__DATA SEGMENT__:
====
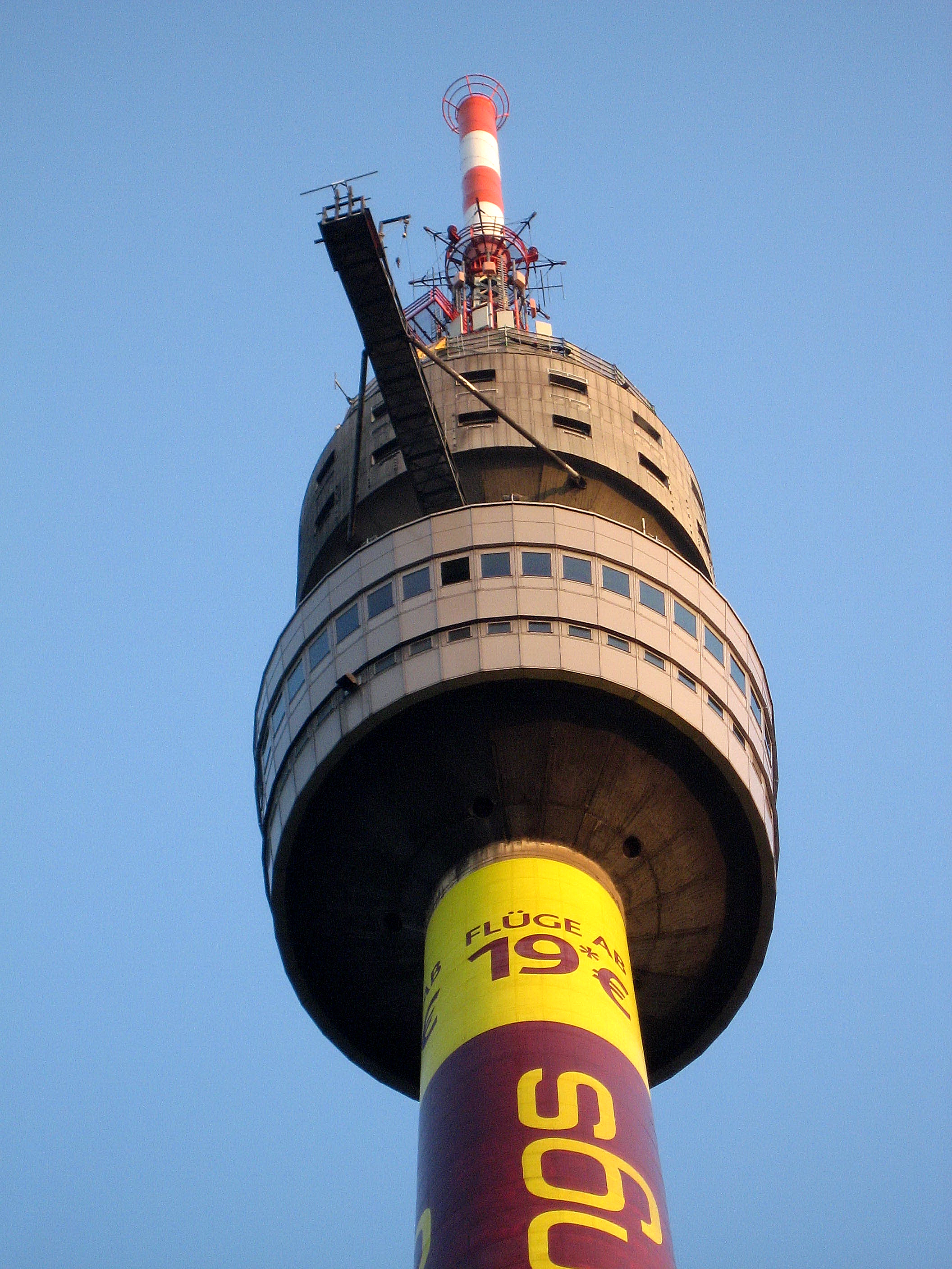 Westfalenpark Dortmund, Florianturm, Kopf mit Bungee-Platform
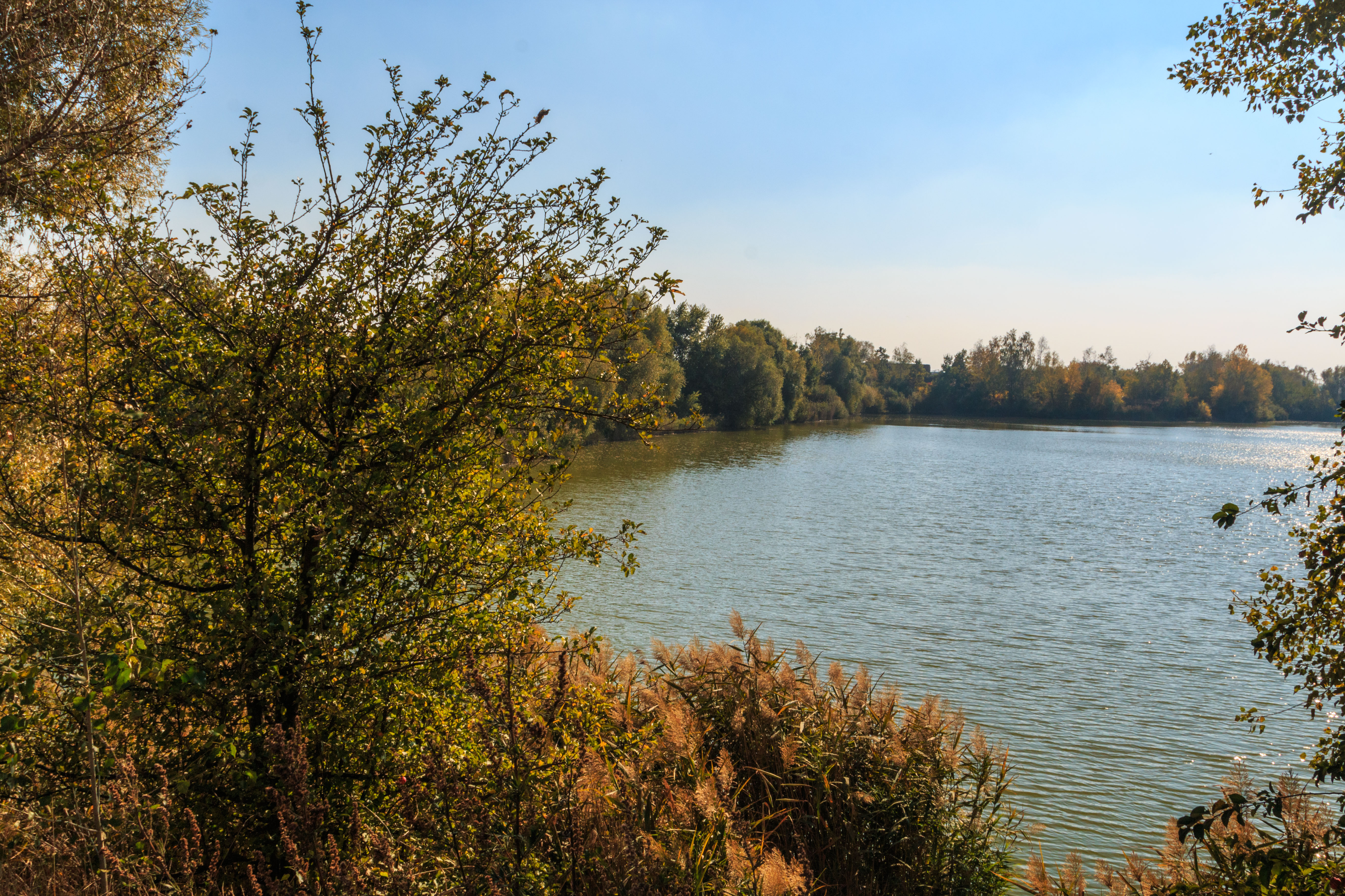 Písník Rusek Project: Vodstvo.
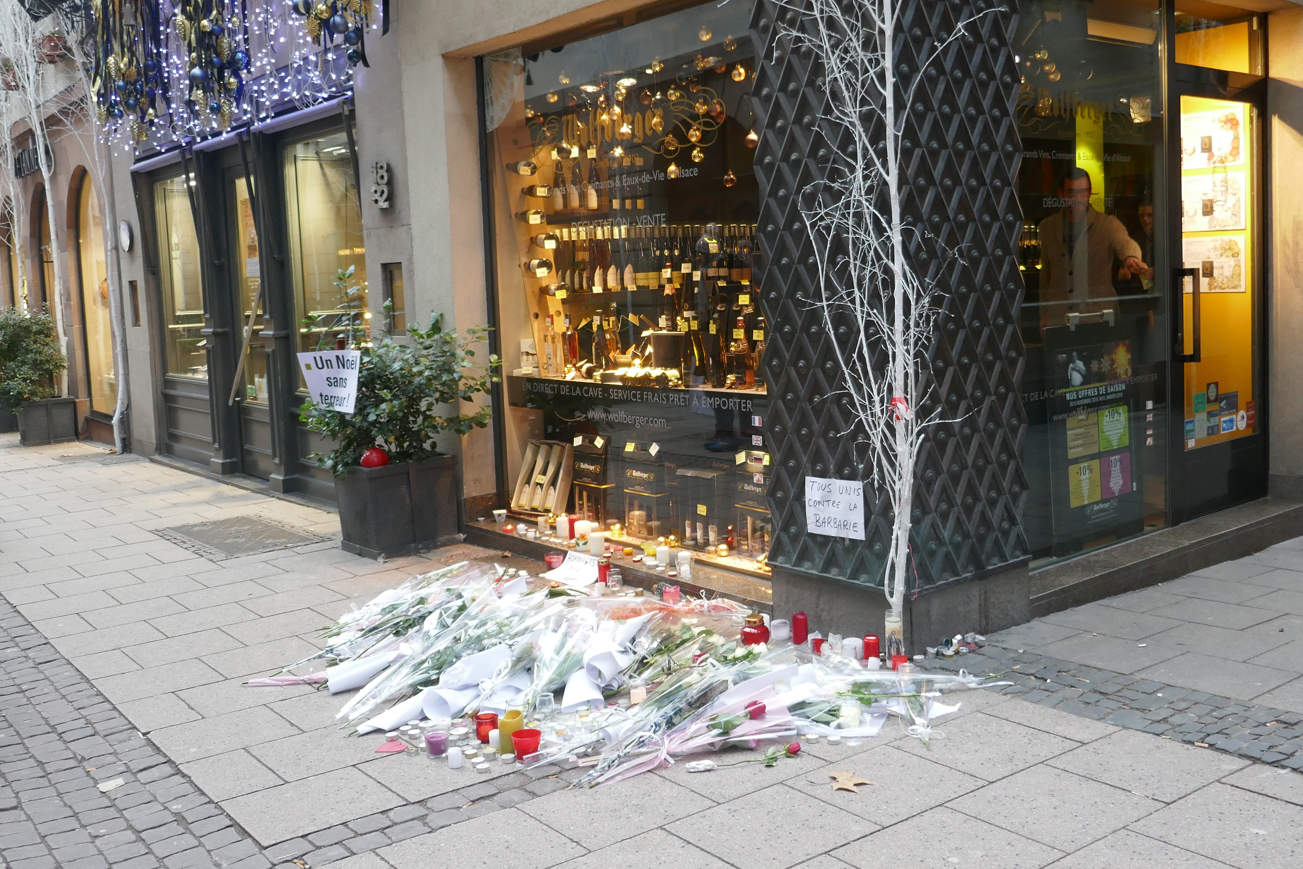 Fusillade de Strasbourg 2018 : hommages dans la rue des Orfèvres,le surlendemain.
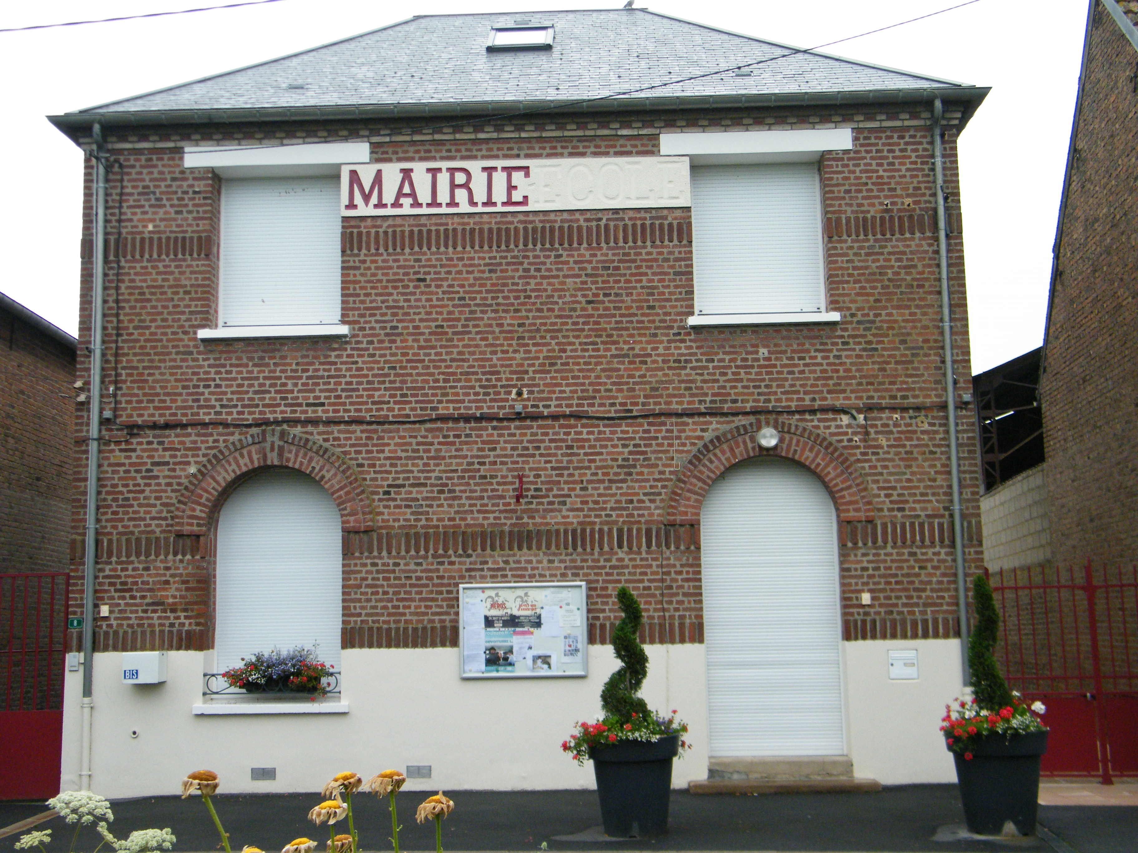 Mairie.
====
Could all the data above be given again exactly, leaving out its images?

 Westfalenpark Dortmund, Florianturm, Kopf mit Bungee-Platform
 Písník Rusek Project: Vodstvo.
 Fusillade de Strasbourg 2018 : hommages dans la rue des Orfèvres,le surlendemain.
 Mairie.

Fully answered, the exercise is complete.